The first time I went to a fish and chip shop in London, I was astonished to find that there was actually a choice of fish. In any Scottish chippie, it's just "fush", fish and chips is a "fush supper", and the "fush" is always haddock. On the east coast, where I grew up, you ask for, and receive, "saltnsauce" dolloped lavishly across everything. On the west coast, a request for saltnsauce is met with a blank (and frankly insolent) look.
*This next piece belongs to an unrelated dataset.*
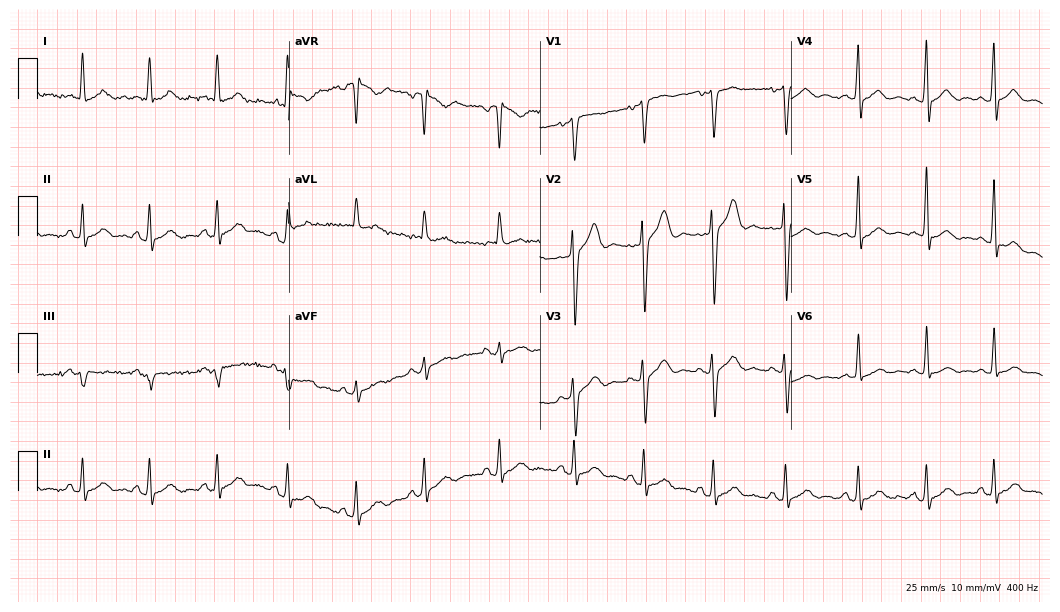
Electrocardiogram (10.2-second recording at 400 Hz), a 25-year-old man. Of the six screened findings (first-degree AV block, right bundle branch block, left bundle branch block, sinus bradycardia, atrial fibrillation, sinus tachycardia), none is recorded.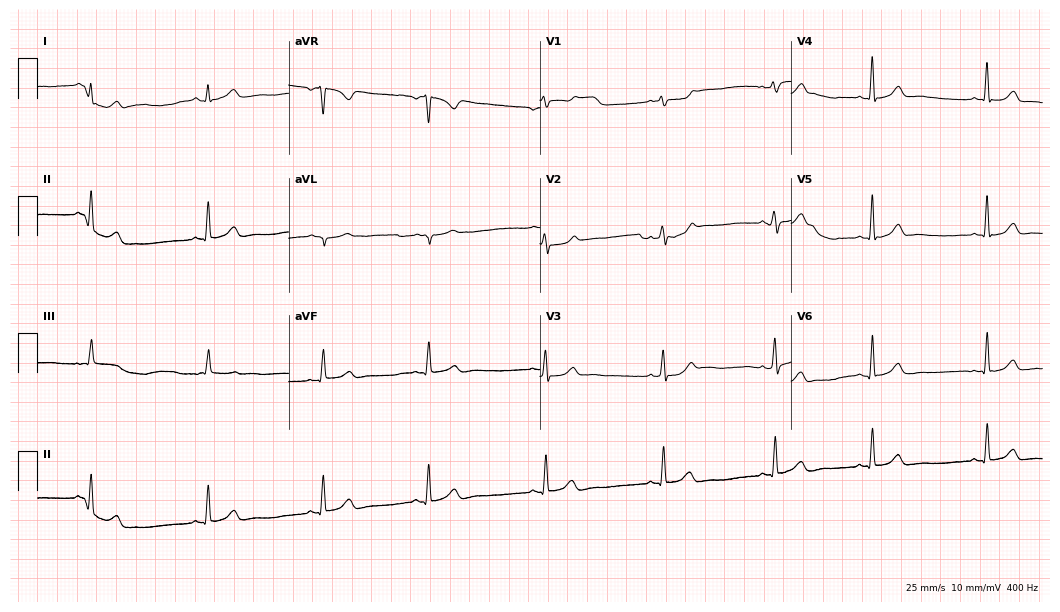
Resting 12-lead electrocardiogram. Patient: a 30-year-old female. Read as a normal ECG.

The "sauce" is a patented, secret mix, the ingredients of which are closely guarded by every chippie (I can exclusively reveal that it's statistically highly likely to be watered down supermarket own-brand HP sauce), usually kept in an Irn Bru bottle of dubious provenance and advanced years.

Anyone not used to a Scottish fish supper will usually be horrified by it: where there should be crispness, let me bring mush, because the fat, stodgy, barely cooked chips, when you manage to peel them away to eat them, have wholly absorbed the fat they've been cooked in, on account of the fat fryer's connection being a little bit dodgy and cutting out from time to time; where the "fush" should taste of fish, its precious aromas and delicate flavour is drowned in saltnsauce, and besides the batter's hardened to the consistency of concrete by overcooking or, and you have to take your chances, so undercooked it still tastes strongly of flour. But despite eating what is, by any reckoning, a vastly superior version in Australia (chips cooked just so: crisp on the outside, fluffy on the inside; chicken salt – oh the sophistication! – used for flavour; fish perfectly white, flaky, and fresh – the pristine example above is, of course, Australian), somewhere in a foreign field, there's a part of me that will still forever long for a proper fush supper. At the end of the day, nothing beats sitting in a car in the pouring rain outside the chippie in a godforsaken little east coast town, bolting down pure deepfried goodness that tastes of nothing.

Saturday, April 23, 2011

World of work

My very first job was in the town where I was born, Haddington, a short bus ride (or, given bus infrequency, a daunting cycle) from my village. I had a Saturday job in an art gallery and coffee shop called “Peter Potter's”, a job my sister had had before me, working alongside a selection of Haddington teenagers, one of whom, a Glaswegian, became my boyfriend for a while. I never met Mr Potter, and know nothing about him, but he did exist, a fact perhaps known to the local kids who used to delight in shouting into the letter box at the front door: “Peter Potter picked a snotter!”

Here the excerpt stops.